╔══
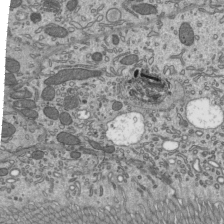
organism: Mouse
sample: Mouse epididymis efferent ductule cilia
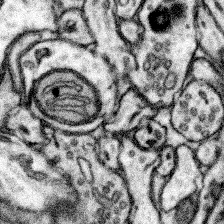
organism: Mouse
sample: Somatosensory cortex neuropil
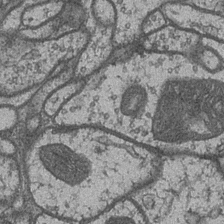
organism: Drosophila
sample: Optic medulla
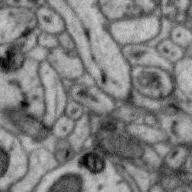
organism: Zebra finch
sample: Brain
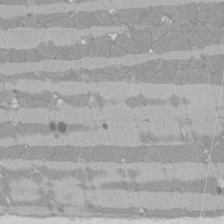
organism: Rat
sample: Left ventricle
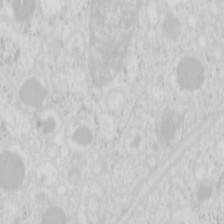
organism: Mouse
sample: Pancreas
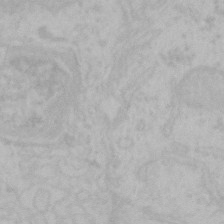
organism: Mouse
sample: Choroid plexus
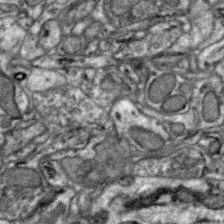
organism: Zebra finch
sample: Brain
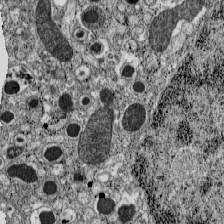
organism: C57BL Mouse
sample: Pancreatic islet
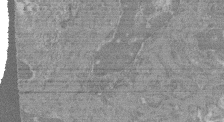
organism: Mouse
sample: Glomerulus
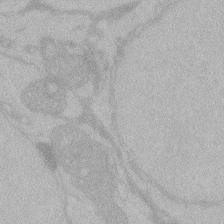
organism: Zebrafish
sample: Macrophage infected with Toxoplasma gondii
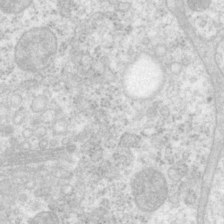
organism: P. pacificus
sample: Pharynx
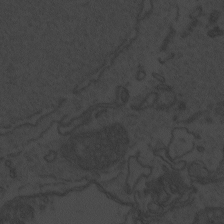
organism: Zebrafish
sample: Macrophage infected with Toxoplasma gondii
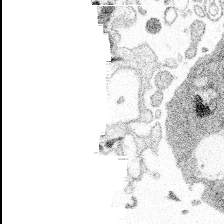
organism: Spongilla lacustris
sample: Multiple
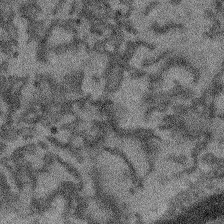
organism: Arabidopsis thaliana
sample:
╚══
PROBLEM DETAILS: Transcribe the material as is, with images omitted.

COMPLETED TASK:
organism: Mouse
sample: Mouse epididymis efferent ductule cilia
organism: Mouse
sample: Somatosensory cortex neuropil
organism: Drosophila
sample: Optic medulla
organism: Zebra finch
sample: Brain
organism: Rat
sample: Left ventricle
organism: Mouse
sample: Pancreas
organism: Mouse
sample: Choroid plexus
organism: Zebra finch
sample: Brain
organism: C57BL Mouse
sample: Pancreatic islet
organism: Mouse
sample: Glomerulus
organism: Zebrafish
sample: Macrophage infected with Toxoplasma gondii
organism: P. pacificus
sample: Pharynx
organism: Zebrafish
sample: Macrophage infected with Toxoplasma gondii
organism: Spongilla lacustris
sample: Multiple
organism: Arabidopsis thaliana
sample:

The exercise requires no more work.